"""
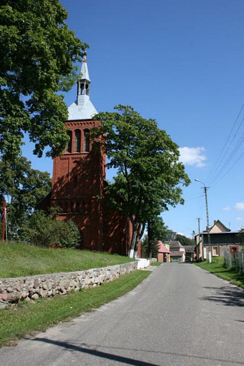 Wrześnica - rzymskokatolicki kościół filialny pw. MB Pocieszenia.
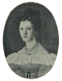 Den norske skuespillerinnen Henriette Bjerregaard, f. Hansen.
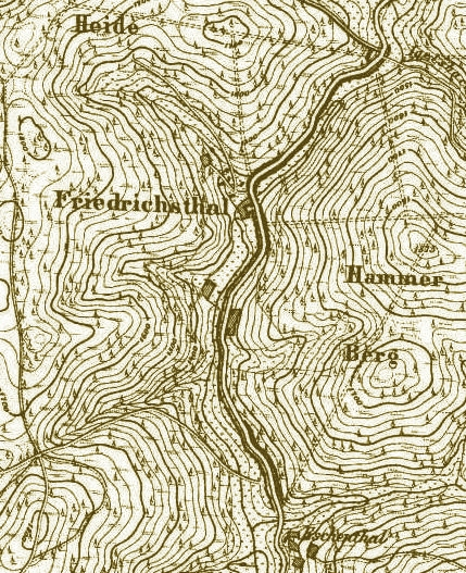 Ausschnitt mit der Lage von Friedrichsthal und Eschenthal.
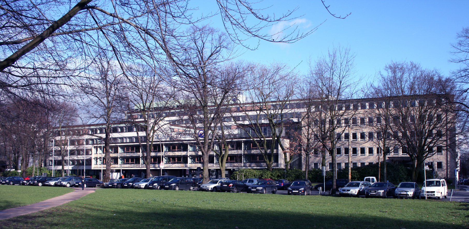 Hauptverwaltungsgebäude der Signal Iduna Versicherungsgruppe am Dammtorbahnhof Hamburg
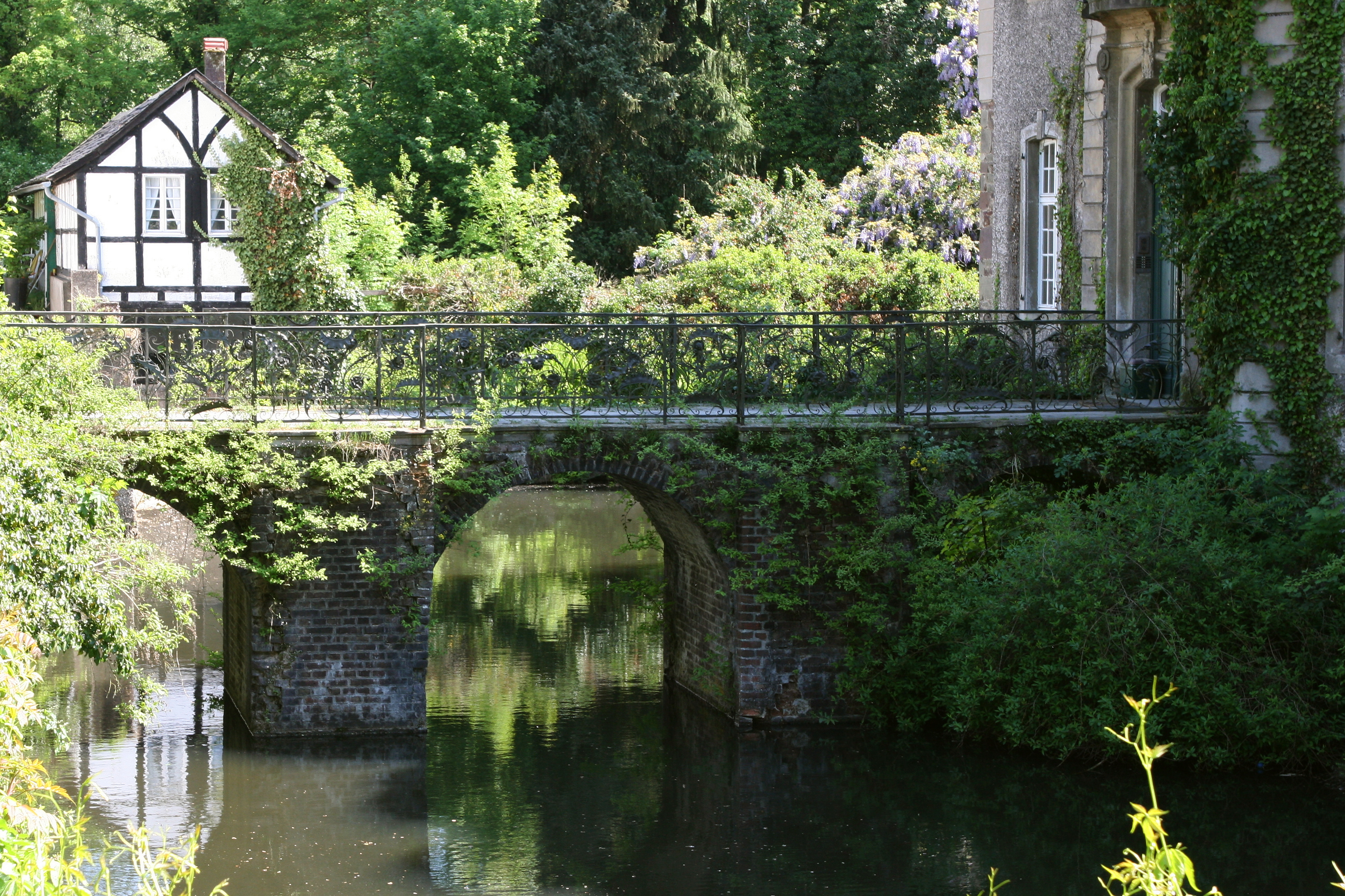 Schloss Hackhausen in Solingen
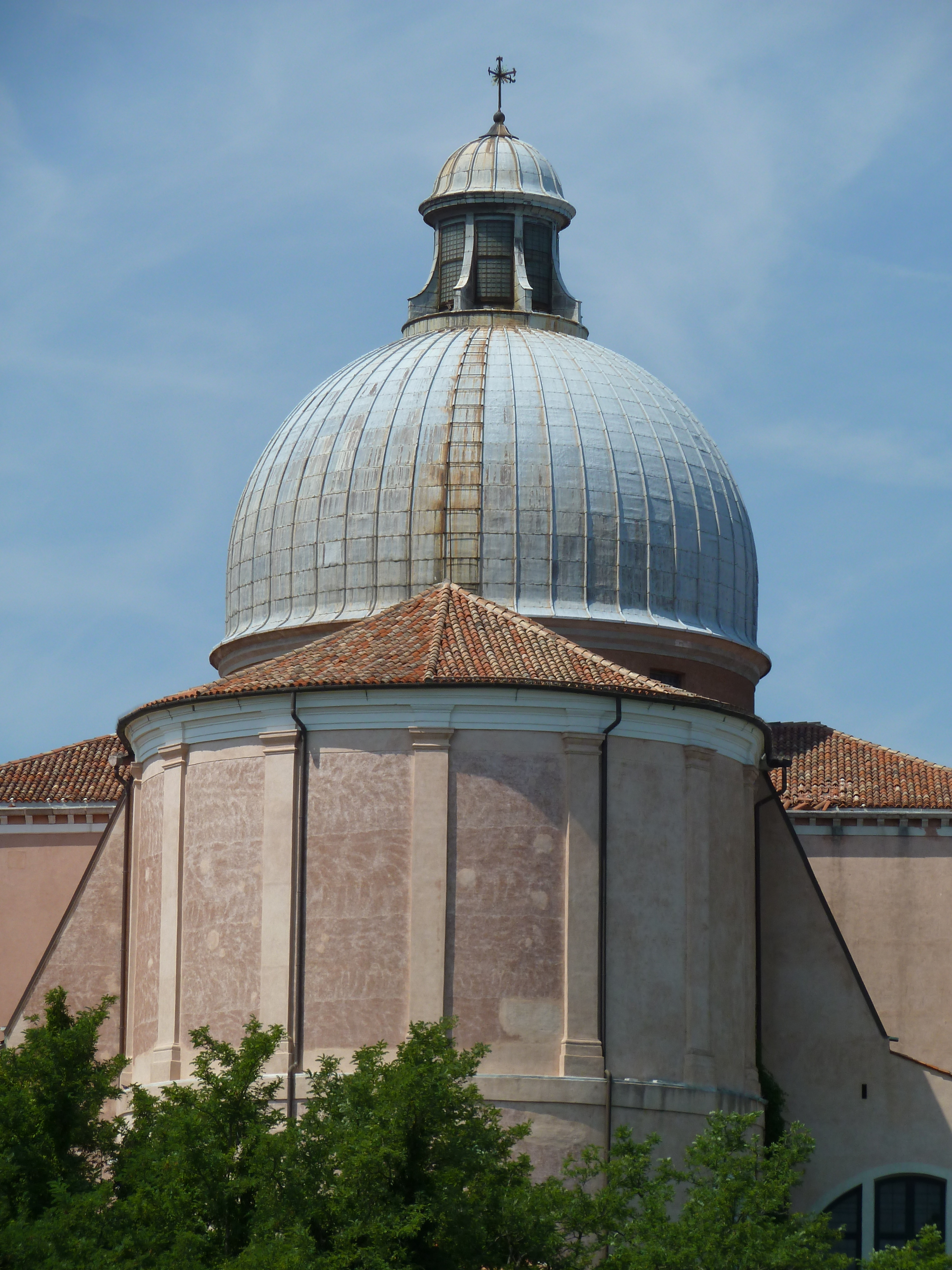 Dome s pietro castello
"""
> **Task description**: After locating the line with "Hauptverwaltungsgebäude der Signal", transcribe it and the rest of the data above exactly as written, without any picture.

> **Response to this exercise**:
 Hauptverwaltungsgebäude der Signal Iduna Versicherungsgruppe am Dammtorbahnhof Hamburg
 Schloss Hackhausen in Solingen
 Dome s pietro castello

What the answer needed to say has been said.